His presentation is at http://stevenmcohen.pbwiki.com/CIL2007, and he uses pbwiki over powerpoint for presentations.

  • He prefers Google reader. One feature is to subscribe to others shared items from their feeds (thru Google reader).
  • Windows Vista now comes with feed list (titled “news”) on its desktop.
  • Internet Explorer 7 has feed reader built in.
  • Libworm.com – librarian rss search engine. You can save your search as an rss feed too.
  • Page2rss.com – changes websites into rss feeds so you can track a URL.
  • News feeds are not that good anymore. Some times the email alert, like from Yahoo, provides a very different amount of results from the RSS feed.

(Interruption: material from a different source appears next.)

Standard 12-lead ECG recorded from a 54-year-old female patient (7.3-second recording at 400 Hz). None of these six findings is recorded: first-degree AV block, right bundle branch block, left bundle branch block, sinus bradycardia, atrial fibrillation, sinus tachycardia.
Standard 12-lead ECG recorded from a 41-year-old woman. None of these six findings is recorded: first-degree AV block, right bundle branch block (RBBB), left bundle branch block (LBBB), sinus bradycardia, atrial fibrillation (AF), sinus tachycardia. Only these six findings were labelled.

  • Techmeme.com – ranks blogging by topic. It shows what is hot.
  • OpenCongress.org – kind-of mash-up about bills, issues, and politicians covered in the news.
  • Dockets.justia.com – federal district court filings & dockets.

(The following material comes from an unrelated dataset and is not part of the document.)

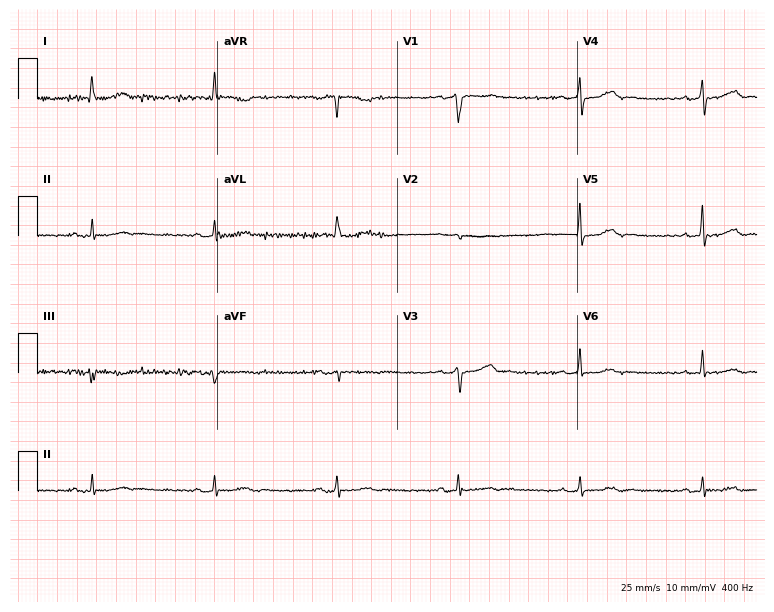
Electrocardiogram (7.3-second recording at 400 Hz), an 81-year-old female patient. Of the six screened findings (first-degree AV block, right bundle branch block, left bundle branch block, sinus bradycardia, atrial fibrillation, sinus tachycardia), none is recorded.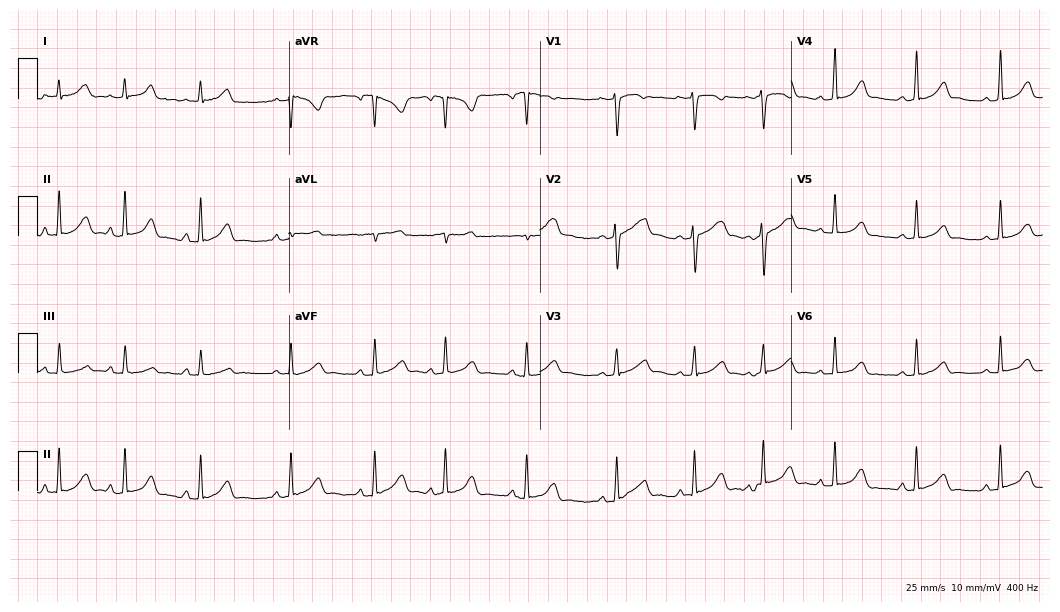
12-lead ECG from a 26-year-old female (10.2-second recording at 400 Hz). Recorded interpretation: within normal limits.

  • University of Oklahoma Libraries has great RSS feeds from their catalog. It tells you when they add a new item on your desired call number. They also have feed for added electronic sources, but that could also be used for what has changed (new years added, trouble accessing, more journal coverage, etc.)
  • LibraryThing has a lot of feeds.
  • Twitter – you can set up a feed for every friend, so as they add things, you get notice in your rss reader.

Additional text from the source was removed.